Robust Built-In Tools
Early PC-based NOSs tended to contain a small, focused set of tools, and many firms tried to nickel-and-dime customers who wanted to build full-featured networks. For example, 15 years ago, 3Com sold PC networking software as separate print and file server products. Similarly, NetWare 3.x didn't initially include a remote access tool—you needed to buy a separate asynchronous gateway module.

NT 3.1 was unique because it included several standard modules (including a dial-up module). Microsoft has continued this trend, adding a Web server, HTML editor, DNS server, and other pieces.

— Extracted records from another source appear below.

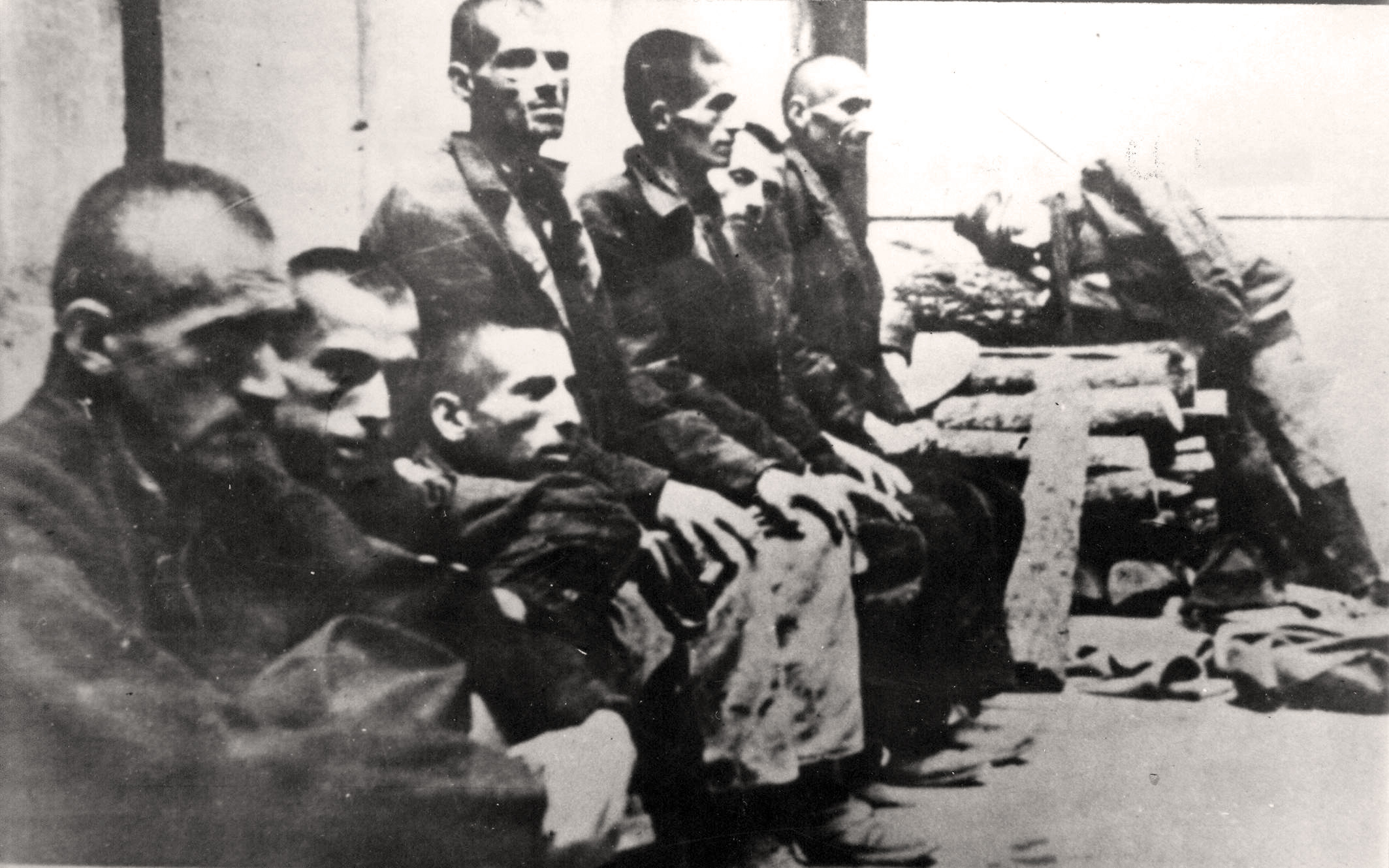 Srpskohrvatski / српскохрватски: Срби интернирци из конц-логора Јасеновац, Хрватска 1942.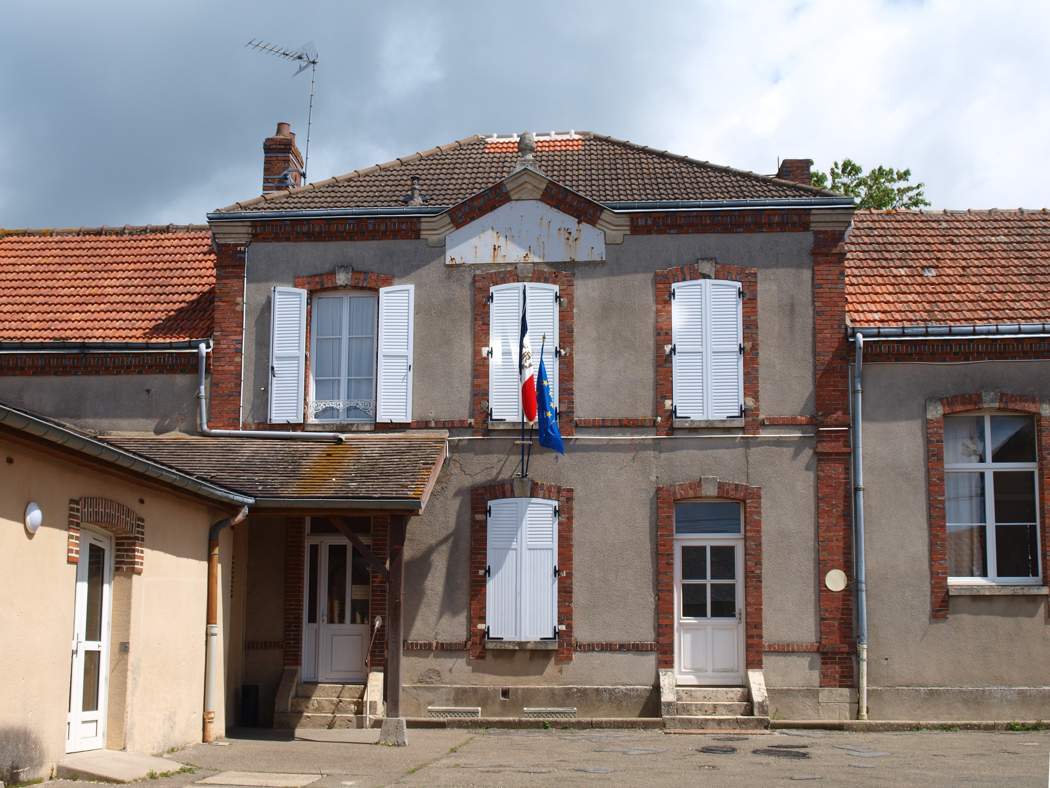 Maisons (Eure-et-Loir)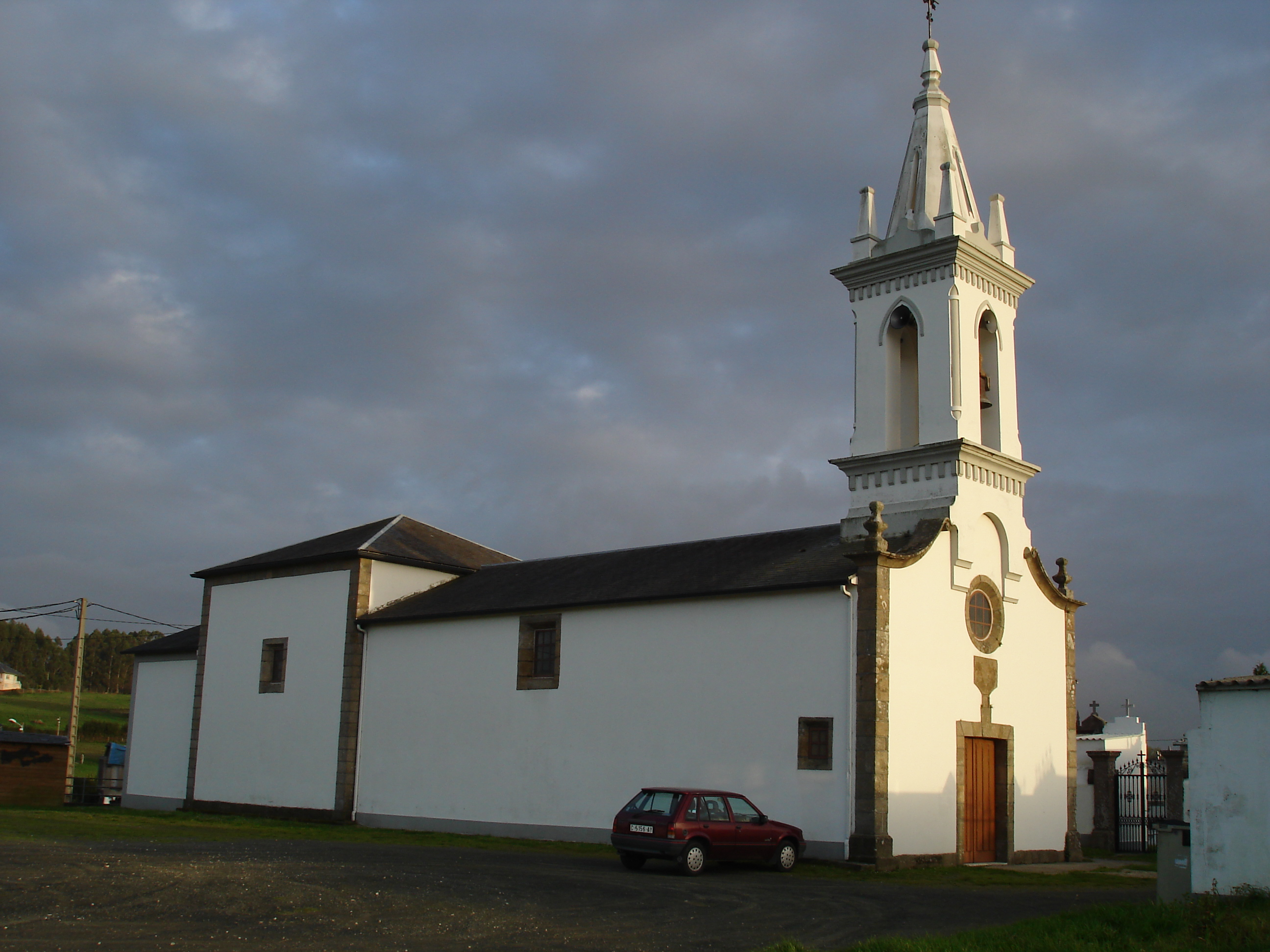 Igrexa de Castro

Linux's standard tools go far beyond NT's. Linux includes an Internet mail server module, a multitude of IP routing protocols, a high-powered graphical paint and draw program, a Samba module that lets the OS attach to an NT file server or to appear as an NT file server, and a basic firewall tool. Furthermore, these tools are reliable because Linux developers ported the code for the tools from UNIX programs that millions of people have used for many years. For example, Linux's DNS server module tool comes from the Berkeley Internet Name Domain (BIND) code that UNIX has used in various forms since the mid-1980s to run the worldwide DNS hierarchy.

Remote Control
The difficulty of remotely administering an NT server has always irritated me. Clever administrators have learned tricks such as using Remote Command (RCMD) with regini or regedit. However, in NT, the remote administration experience is quite different from the local administration experience. Each type of administration requires you to learn a separate set of tools. This requirement makes sense because PC OSs have always been tightly bound to the local keyboard and display. In fact, until recently, most PCs weren't networked and therefore didn't need to interact with other keyboards or screens.

Linux's UNIX roots come in handy in the remote-control arena. The original UNIX machines were expensive minicomputers with terminals attached through serial ports. The only difference between a local and remote connection was that local connections tended to be faster (4800bps to 19,200bps) than dial-up connections (110bps, 300bps, or 1200bps). But the software to communicate through a serial port is the same whether the port connects to a terminal directly or through a pair of modems and a phone line. Even now, after UNIX has gained a GUI, starting a graphical session remains as easy on a distant machine as it is on a local machine (assuming you have permissions to start a session on the remote machine). Thus, if you need to administer a Linux machine in another country, you need only telnet to the machine. But if you need to administer an NT server in another country, you must travel to the machine.

Not Without Its Faults
Despite Linux's benefits over NT, the OS isn't all wine (WINE, another free Linux tool, is a subsystem that lets you run Windows programs under Linux) and roses. In my next column, I'll discuss some of Linux's weaknesses.